Note `--enable_context_fmha` / `--enable_context_fmha_fp32_acc` has to be used together with `--use_gpt_attention_plugin float16`.
#### FP8 KV cache
One can enable FP8 for KV cache to reduce memory footprint used by KV cache and improve the accuracy over INT8 KV cache. There are 3 options need to be added to the invocation of `build.py` for that:
- `--enable_fp8` enables FP8 GEMMs in the network.
- `--fp8_kv_cache` to enable FP8 accurancy for KV cache.
- `--quantized_fp8_model_path` to provide path to the quantized model calibrated for FP8. For more details see [quantization docs](../quantization/README.md).
#### AWQ INT4 weight only quantization
One can enable AWQ INT4 weight only quantization with these 3 options when building engine with `build.py`:
- `--use_weight_only` enables weight only GEMMs in the network.
- `--per_group` enable groupwise weight only quantization, for GPT-J example, we support AWQ with the group size default as 128.
- `--weight_only_precision=int4` the precision of weight only quantization. Only int4 is supported for groupwise weight only quantization.
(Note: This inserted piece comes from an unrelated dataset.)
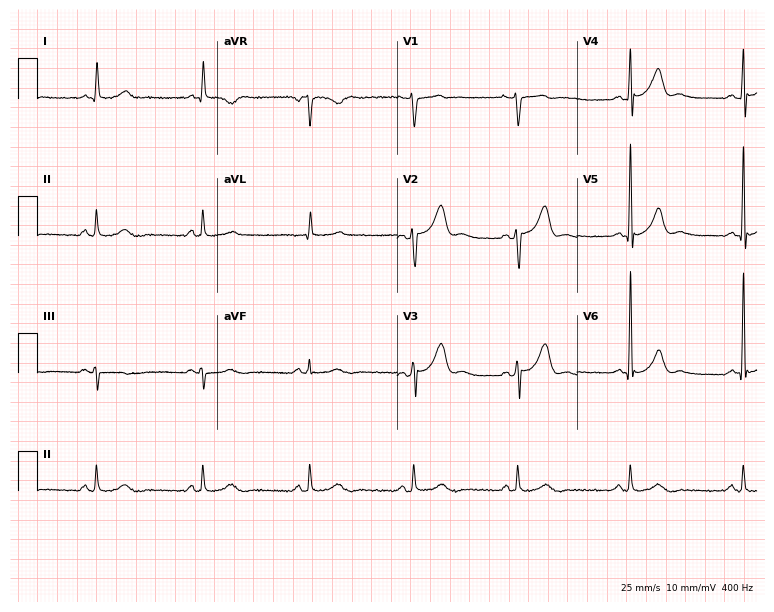
ECG — a man, 65 years old. Labelled as a normal ECG.

The linear layer in the AWQ int4 weight only quantized weights should have 3 parameters:
1. FP16 smoothed_weights (=weights/pre_quant_scale) with shape [n, k] ;
2. FP16 amax (the max abs values of the smoothed_weights) with shape [n, k/group_size];
3. FP16 pre_quant_scale (the smooth scales used to multiply by activation) with shape [k];
### 3. Run
To run a TensorRT-LLM GPT-J model:
```bash
python3 run.py --max_output_len=50 --engine_dir=gptj_engine
```
## Summarization using the GPT-J model
The following section describes how to run a TensorRT-LLM GPT-J model to summarize the articles from the
[cnn_dailymail](https://huggingface.co/datasets/cnn_dailymail) dataset. For each summary, the script can compute the
[ROUGE](https://en.wikipedia.org/wiki/ROUGE_(metric)) scores and use the `ROUGE-1` score to validate the implementation.
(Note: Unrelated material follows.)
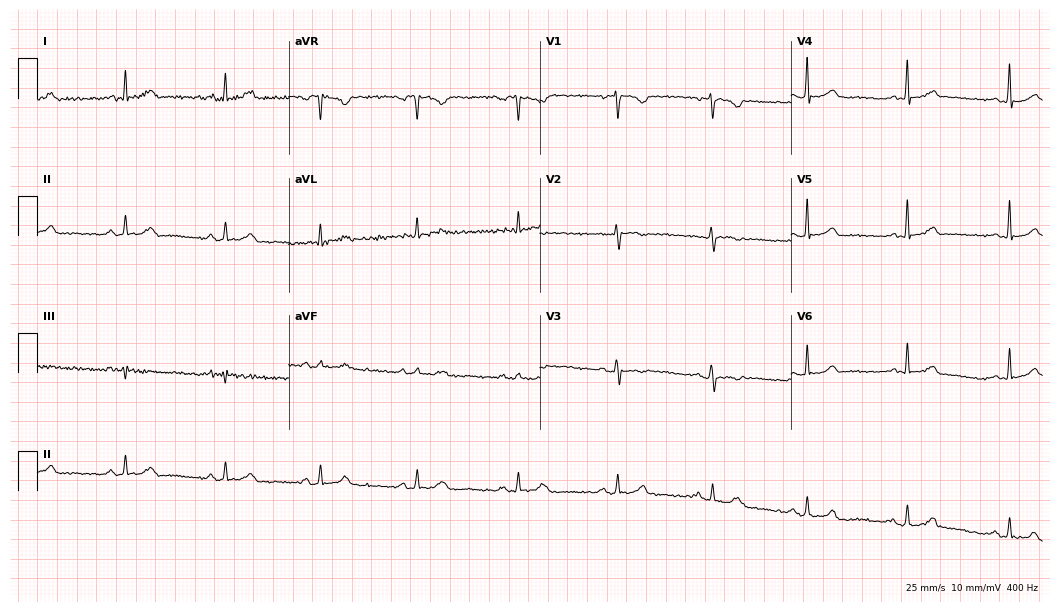
Resting 12-lead electrocardiogram (10.2-second recording at 400 Hz). Patient: a 42-year-old female. None of these six findings is recorded: first-degree AV block, right bundle branch block, left bundle branch block, sinus bradycardia, atrial fibrillation, sinus tachycardia.

The script can also perform the same summarization using the HF GPT-J model.
As previously explained, the first step is to build the TensorRT engine as described above using HF weights. You also have to install the requirements:
```bash
pip install -r requirements.txt
```
The summarization can be done using the [`summarize.py`](./summarize.py) script as follows:
```bash
# Run the summarization task.
python3 summarize.py --engine_dir gptj_engine \
--model_dir gptj_model \
--test_hf \
--batch_size 1 \
--test_trt_llm \
--tensorrt_llm_rouge1_threshold 14 \
--data_type fp16 \
--check_accuracy
```
## Known issues
- You must enable the LayerNorm plugin to build the engine for GPT-J when using TensorRT 8.6, this constraint is removed in TensorRT 9.0. To enable LayerNorm plugin, you should add `--use_layernorm_plugin <float16 or float32>` in the build.py, see build.py commands example above.